The Internet Movie Database used to state as “a forgotten fact” in their Trivia section on The Wizard of Oz that the book was really originally a political statement. I wrote in and they soon after to changed it to “some people believe that…”
From what I’ve read on Baum and this rumour, there is no evidence that he was every interested in politics in any way, and it seems doubtful that it’s anything more than just a story.
Thanks so much for the clarification on copyright laws, jab1. I guess I need to go to MPSIMS and add that to the “You learn something new every day” topic. That’ll teach me not to read the FAQ page, won’t it?
And my apologies, Zulu. I didn’t mean to imply that the entire collection of Oz books could be found there. What I meant was that each book they have there was available in its entirety.
Another Baum book that I love, which is much less known, is “The Magical Monarch of Mo.” That one’s hard to find online, too.
“How wonderful it is that nobody need wait a single moment before starting to improve the world.” - Anne Frank
Look at the discussion of L. Frank Baum in the book Land of Desire: Merchants, Power, and the Rise of a New American Culture by William Leach. Baum was a good little capitalist. He was one of the developers of window-dressing in department stores and he edited a journal about it. This was the cutting-edge form of advertising at that time. Any theory of what allegories he put into the books has to take in account Baum’s own life.
I dont know if it was authorized or not but I read a new “Oz book” a few years ago called “Wicked”. It told the life story of a witch who grew up in Munchkinland, was educated in Emerald City, migrated to Oz’s western frontier and then was murdered by some hired killer from Kansas. Not for children.
Elmer J. Fudd,
Millionaire.
I own a mansion and a yacht.
The Oz books are in the public domain?
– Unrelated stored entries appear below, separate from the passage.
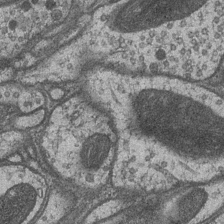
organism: Drosophila
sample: Optic medulla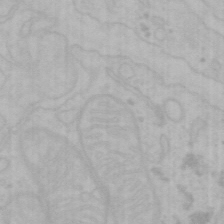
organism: Mouse
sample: Choroid plexus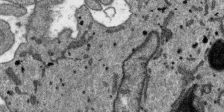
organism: Human
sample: Lung epithelial cells, uninfected (mock) control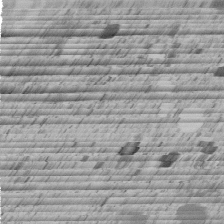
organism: C. elegans
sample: C. elegans embryo early stage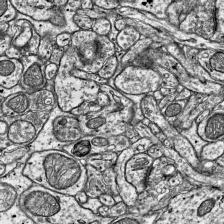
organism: Mouse
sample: Visual Cortex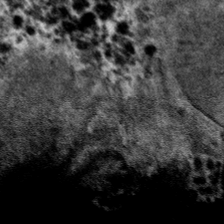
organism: Mouse
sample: Mouse hepatocytes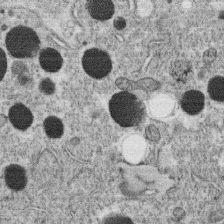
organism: C. elegans
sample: C. elegans oocyte; sperm cells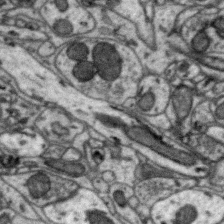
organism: Zebra finch
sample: Brain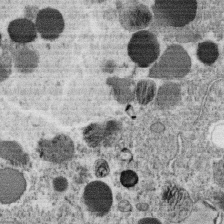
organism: C. elegans
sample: C. elegans oocyte; sperm cells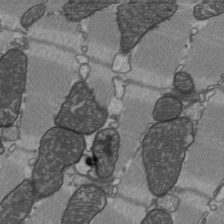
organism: C57BL Mouse
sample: Heart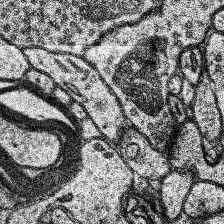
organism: Human
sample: Temporal Lobe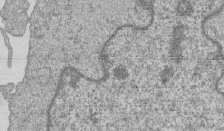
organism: Human
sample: MDA-MB-231 cells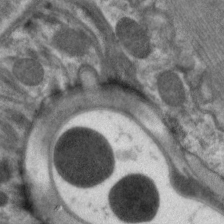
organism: C. elegans
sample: Pharynx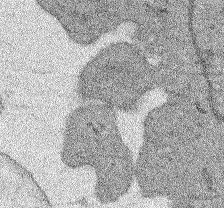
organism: Human
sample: HeLa cells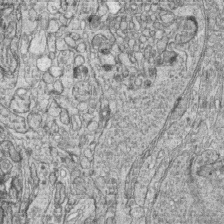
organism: Zebrafish
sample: synaptic ribbons in rod cells and cone cells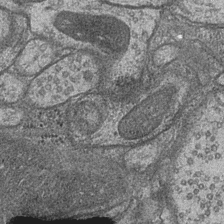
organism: Drosophila
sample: Optic medulla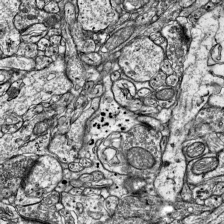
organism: Mouse
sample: Visual Cortex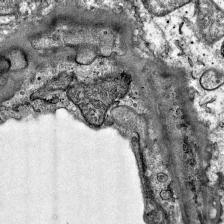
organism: Mouse
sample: Visual Cortex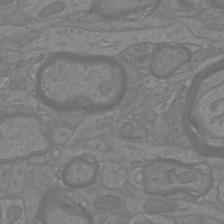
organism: Mouse
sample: Cortical neurons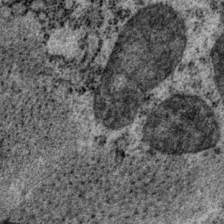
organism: P. pacificus
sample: Pharynx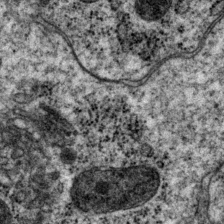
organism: P. pacificus
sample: Pharynx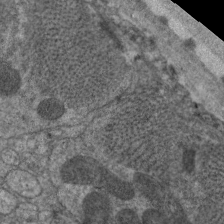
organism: C. elegans
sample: Pharynx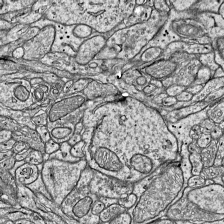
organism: Mouse
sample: Visual Cortex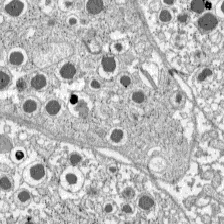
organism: C57BL Mouse
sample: Pancreatic islet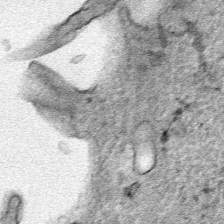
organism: Human
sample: Mitochondria in HCT116 cells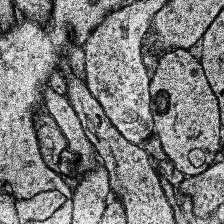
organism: Human
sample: Temporal Lobe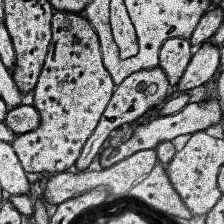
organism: Human
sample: Temporal Lobe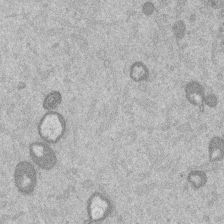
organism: Mouse
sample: Dividing mouse embryo 1 cell stage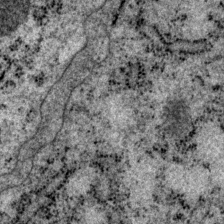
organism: P. pacificus
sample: Pharynx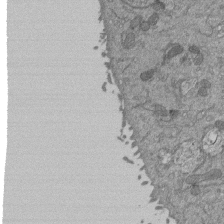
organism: Mouse
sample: ED-1 cell nuclei; centrioles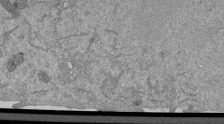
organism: Mouse
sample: ED-1 cell nuclei; centrioles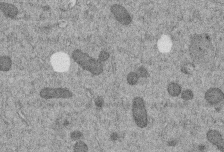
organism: C. elegans
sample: C. elegans embryo early stage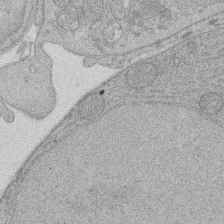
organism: Rat
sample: Salivary granule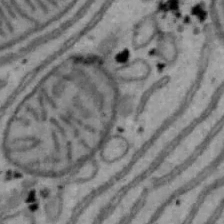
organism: Mouse
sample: Liver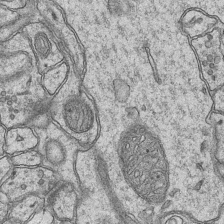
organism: Mouse
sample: CA1 Hippocampus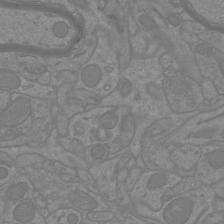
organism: Mouse
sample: Cortical neurons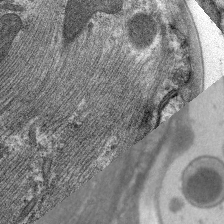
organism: C. elegans
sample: Pharynx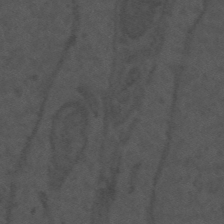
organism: Mouse
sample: Suprachiasmatic nucleus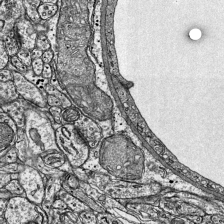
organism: Mouse
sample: Visual Cortex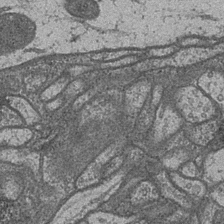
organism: Drosophila
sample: Optic medulla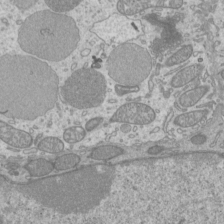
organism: Mouse
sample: Cilia; mouse epididymis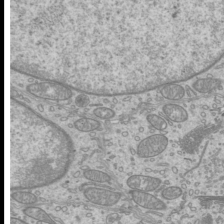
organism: Mouse
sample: Cilia; mouse epididymis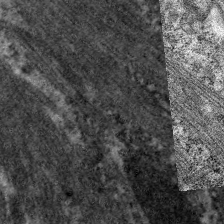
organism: C. elegans
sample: Pharynx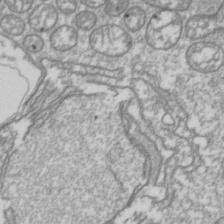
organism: Drosophila
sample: Cell division; meiosis; drosophila spermatocytes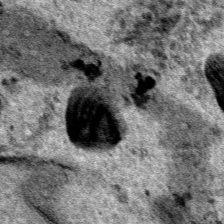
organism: Human
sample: Mitochondria in HCT116 cells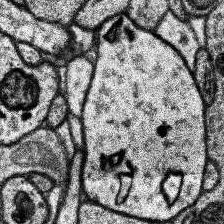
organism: Human
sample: Temporal Lobe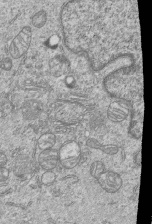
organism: Human
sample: MDA-MB-231 cells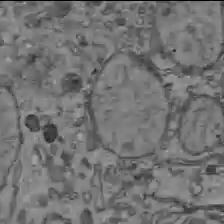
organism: C57BL Mouse
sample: Liver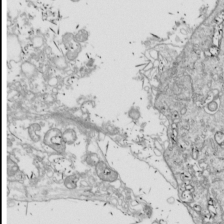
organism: Drosophila
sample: Cell division; meiosis; drosophila spermatocytes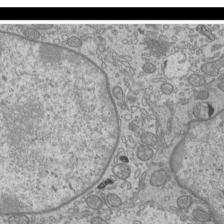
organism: Mouse
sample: Cilia; mouse epididymis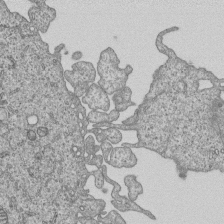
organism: Human
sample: MDA-MB-231 cells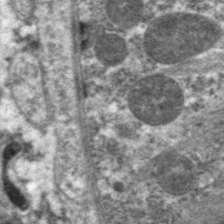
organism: C. elegans
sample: Pharynx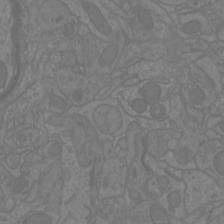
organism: Mouse
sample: Cortical neurons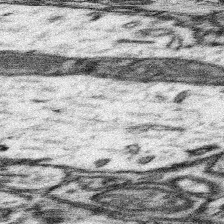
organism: Mouse
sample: Somatosensory cortex neuropil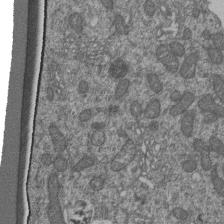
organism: Human
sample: Retinal organoid Rod and Cone cells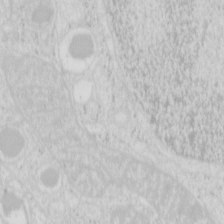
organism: Mouse
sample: Pancreas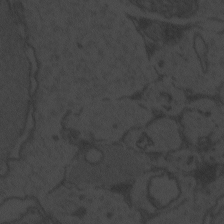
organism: Zebrafish
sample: Macrophage infected with Toxoplasma gondii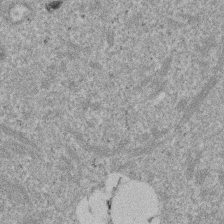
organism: Mouse
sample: Dividing mouse embryo 1 cell stage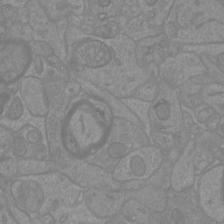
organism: Mouse
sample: Cortical neurons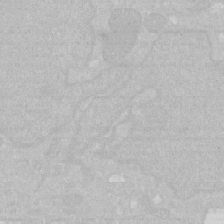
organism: Human
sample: HIV infected U937 cells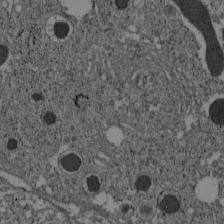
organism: C57BL Mouse
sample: Pancreatic islet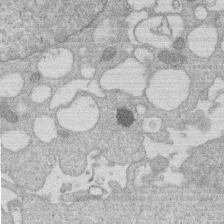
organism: Human
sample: Macrophage cells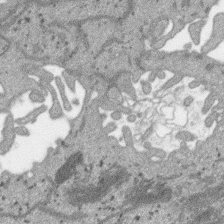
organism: Human
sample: Lung epithelial cells infected with SARS-CoV-2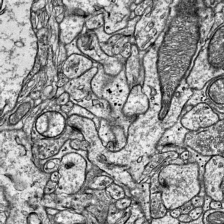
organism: Mouse
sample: Visual Cortex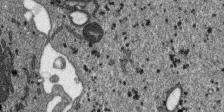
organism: Human
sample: Lung epithelial cells infected with SARS-CoV-2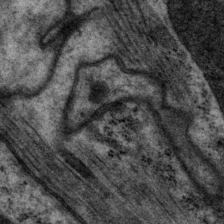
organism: P. pacificus
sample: Pharynx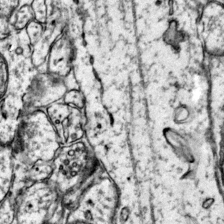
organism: Mouse
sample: Primary visual cortex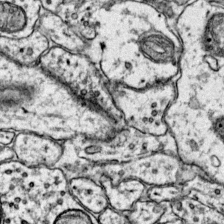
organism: Mouse
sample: Primary visual cortex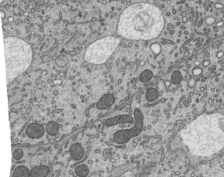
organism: Mouse
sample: Mouse epididymis efferent ductule cilia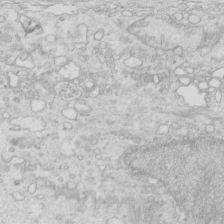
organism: Mouse
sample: Multiciliated cells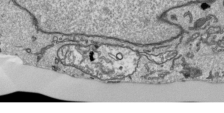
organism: Human
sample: Mitochondria in HCT116 cells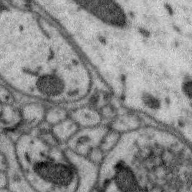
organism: Zebra finch
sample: Brain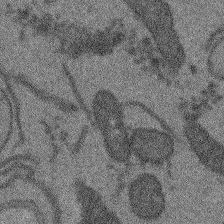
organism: Arabidopsis thaliana
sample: Root tip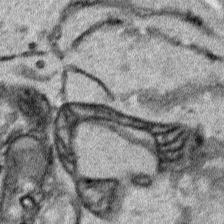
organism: Human
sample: Mitochondria in HCT116 cells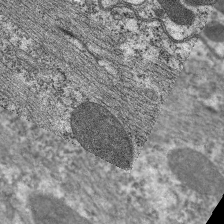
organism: C. elegans
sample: Pharynx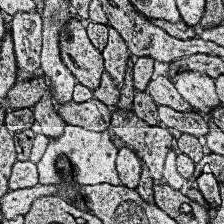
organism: Human
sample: Temporal Lobe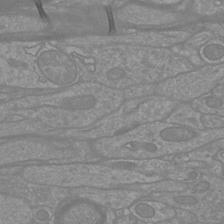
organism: Mouse
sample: Cortical neurons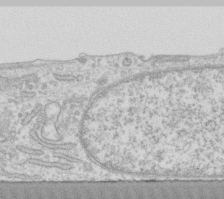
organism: Human
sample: Fibroblast cells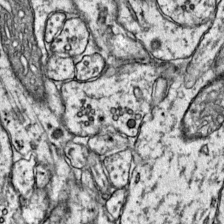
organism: Mouse
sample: Primary visual cortex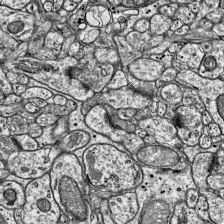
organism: Mouse
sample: Visual Cortex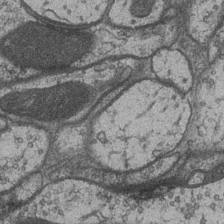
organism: Drosophila
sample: Optic medulla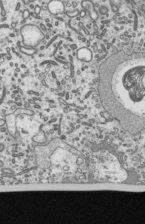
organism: Mouse
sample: Mouse epididymis efferent ductule cilia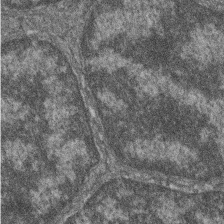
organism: Zebrafish
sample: Cilia; retinal pigment epithelium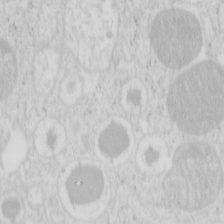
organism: Mouse
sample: Pancreas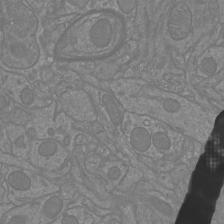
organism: Mouse
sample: Cortical neurons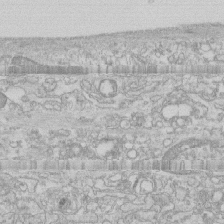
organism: Human
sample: CRL-1474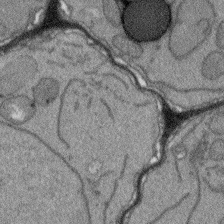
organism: Arabidopsis thaliana
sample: Root tip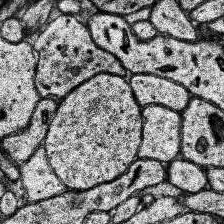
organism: Human
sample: Temporal Lobe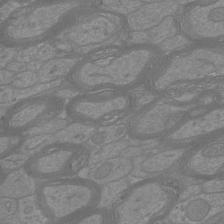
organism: Mouse
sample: Cortical neurons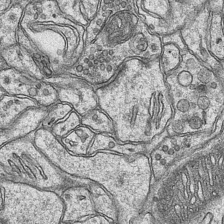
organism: Mouse
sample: CA1 Hippocampus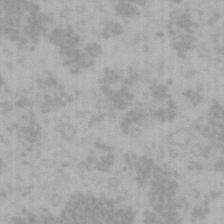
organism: Mouse
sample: Choroid plexus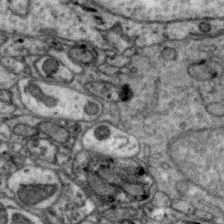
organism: Zebra finch
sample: Brain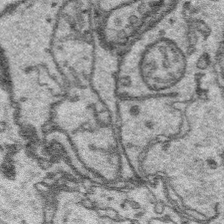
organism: Platynereis dumerilii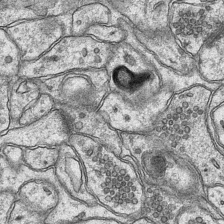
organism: Mouse
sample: CA1 Hippocampus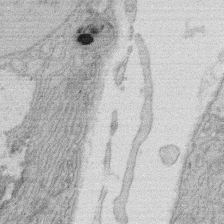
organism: Rat
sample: Salivary granule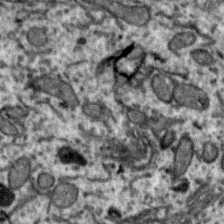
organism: Zebra finch
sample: Brain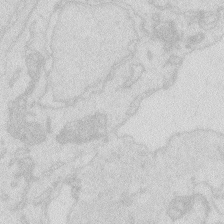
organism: Zebrafish
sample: Macrophage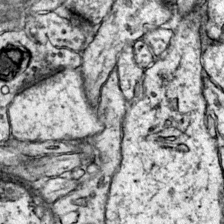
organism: Mouse
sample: Primary visual cortex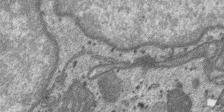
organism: Human
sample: Lung epithelial cells infected with SARS-CoV-2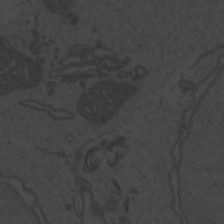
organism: Zebrafish
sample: Macrophage infected with Toxoplasma gondii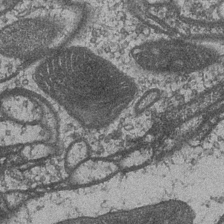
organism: Drosophila
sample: Optic medulla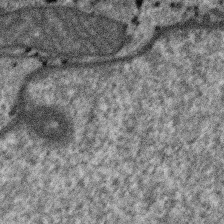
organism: Human
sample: Lung epithelial cells infected with SARS-CoV-2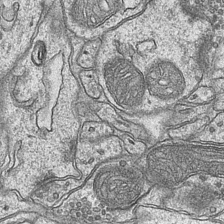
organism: Mouse
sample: CA1 Hippocampus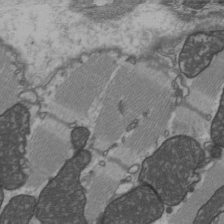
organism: C57BL Mouse
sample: Heart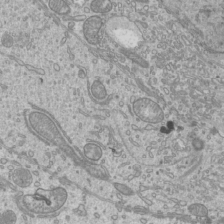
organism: Mouse
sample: Cilia; mouse epididymis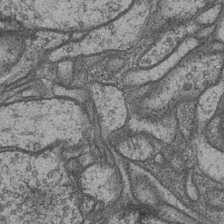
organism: Drosophila
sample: Optic medulla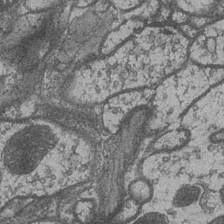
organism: Drosophila
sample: Optic medulla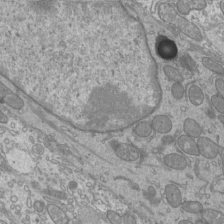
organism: Mouse
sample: Cilia; mouse epididymis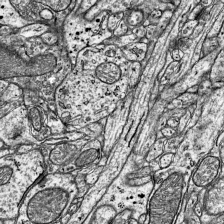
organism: Mouse
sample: Visual Cortex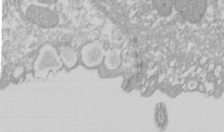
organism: Xenopus
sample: Cilia; centrioles in frog embryo cells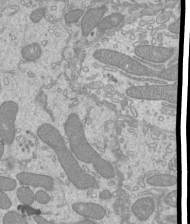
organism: Mouse
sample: Cilia; mouse epididymis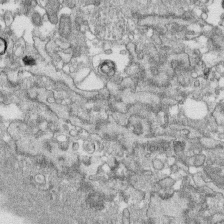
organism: Human
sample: CRL-1474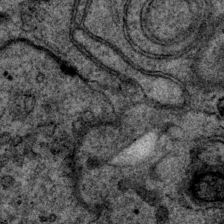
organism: P. pacificus
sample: Pharynx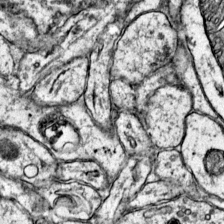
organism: Mouse
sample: Primary visual cortex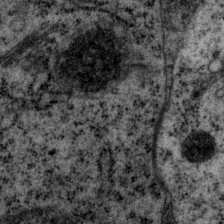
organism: P. pacificus
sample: Pharynx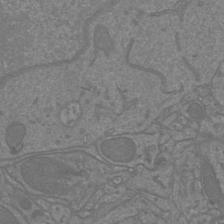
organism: Mouse
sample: Cortical neurons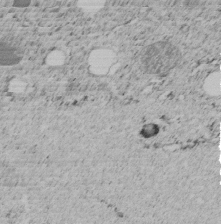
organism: C. elegans
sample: C. elegans embryo early stage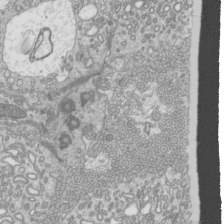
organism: Mouse
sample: Cilia; mouse epididymis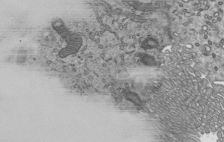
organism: Mouse
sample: Mouse epididymis efferent ductule cilia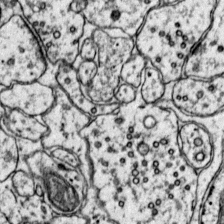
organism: Mouse
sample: Primary visual cortex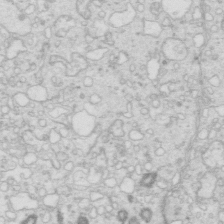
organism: Mouse
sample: Multiciliated cells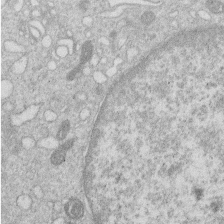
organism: Human
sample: Macrophage cells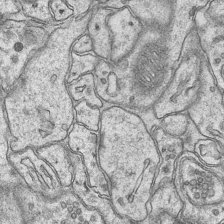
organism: Mouse
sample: CA1 Hippocampus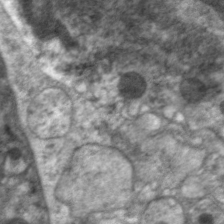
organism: C. elegans
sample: Pharynx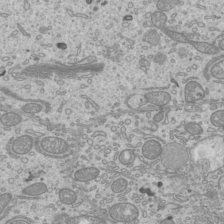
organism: Mouse
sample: Cilia; mouse epididymis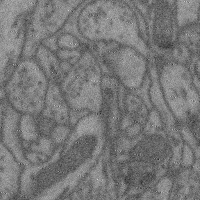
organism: Mouse
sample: Cerebral cortex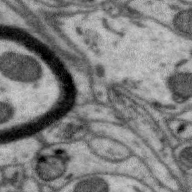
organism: Zebra finch
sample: Brain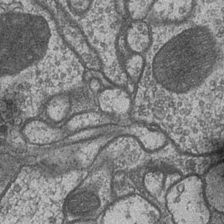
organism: Drosophila
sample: Optic medulla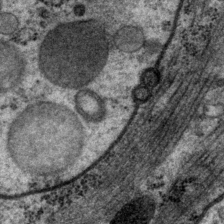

This explains how small publishers like Bookleaf Publishers in Australia(http://www.geocities.com/Athens/Oracle/9067/) can acquire them for translation and put the translations on the net…
The “populist allegory” theory has been thoroughly exploded. In fact, the man who invented the theory never actually believed it. It was a classroom exercise in treating TWWoO as if it were an allegory; somehow the exercise escaped and went feral.
The first sequel, The Marvelous Land of Oz, on the other hand, is very definitely a satire on feminism.
The only child named Dorothy connected with L. Frank Baum died as an infant, and he had four sons, no daughters.
And, while we’re on the subject, the film was always in color, and there is no dead Munchkin.
There are 39 sequels by Baum and others that are generally regarded as official, plus about a dozen works by Baum that fit into the same universe, plus about six works by official authors that were published after the official publisher stopped doing new books, plus about a hundred other sequels and prequels that receive various degrees of respect. The most interesting ones are the books by Alexandr Volkov, who, after translating into Russian, with some rewriting, “The Wonderful Wizard of Oz” as “The Wizard of the Emerald City”, wrote five sequels in an alternate continuity (although there is internal evidence that he read at least some of Baum’s sequels); since his death, at least two further sequels have been produced by one of his illustrators. The tales of Magic Land were among the most popular children’s books throughout the old Eastern Bloc, and can even be found (with some difficulty) in English.
But for all sorts of information, see the International Wizard of Oz Club at http://www.ozclub.org .
John W. Kennedy
“Compact is becoming contract; man only earns and pays.”